As Chairman of the Pakistan Virtual Assets Regulatory Authority (PVARA) and Minister of State, my mission is to create the regulatory framework for the future of digital assets and technology in Pakistan. I didn’t step into this role to manage outdated systems—I came to build what doesn’t yet exist. The key insight I gained from this one deployment—between meetings and from a laptop in Islamabad—is that the next wave of regulations, financial systems, and institutional structures may no longer be designed exclusively by humans.
Pakistan boasts the third-largest retail crypto market worldwide, a young and digitally native population, and a generation of engineers, entrepreneurs, and creators eager for a country that matches their ambition. The tools are here, the global market is accessible, and the cost to participate has never been lower.

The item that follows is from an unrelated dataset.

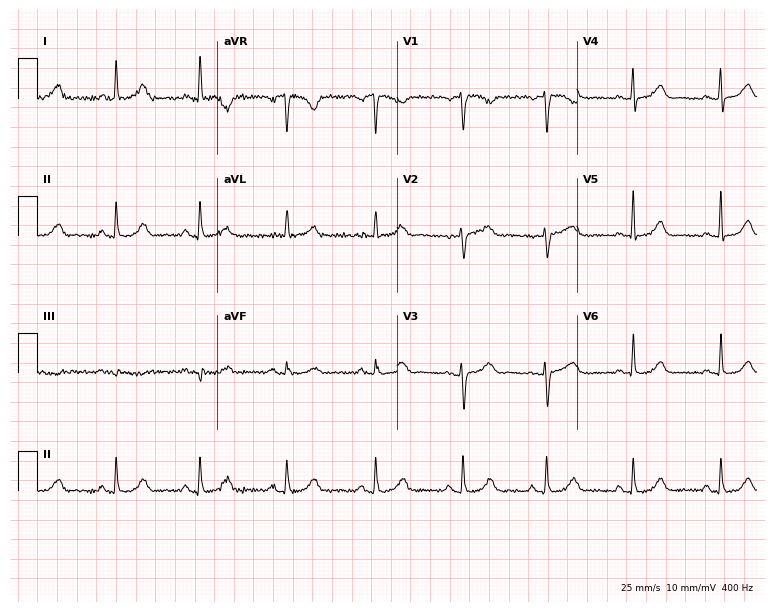
12-lead ECG from a male patient, 64 years old. Recorded interpretation: within normal limits.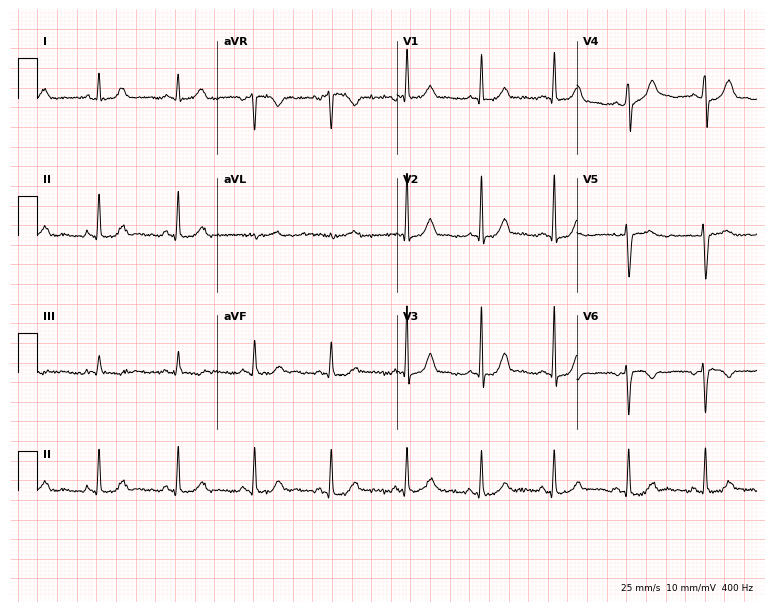
Standard 12-lead ECG recorded from a 37-year-old female (7.3-second recording at 400 Hz). None of these six findings is recorded: first-degree AV block, right bundle branch block (RBBB), left bundle branch block (LBBB), sinus bradycardia, atrial fibrillation (AF), sinus tachycardia. Other findings, if any, are not listed.

At PVARA, we’re working on what I believe will be the world’s first AI-native regulatory authority—integrating autonomous systems into compliance, oversight, and digital governance from day one. We’re not waiting for the future—we’re actively creating it.
This country has a unique, once-in-a-generation opportunity to leap into the forefront of the digital economy, but that window won’t remain open forever.
I’m not on the sidelines—I’m the one pressing “deploy.”
The agents are already here. The real question is: who will shape them?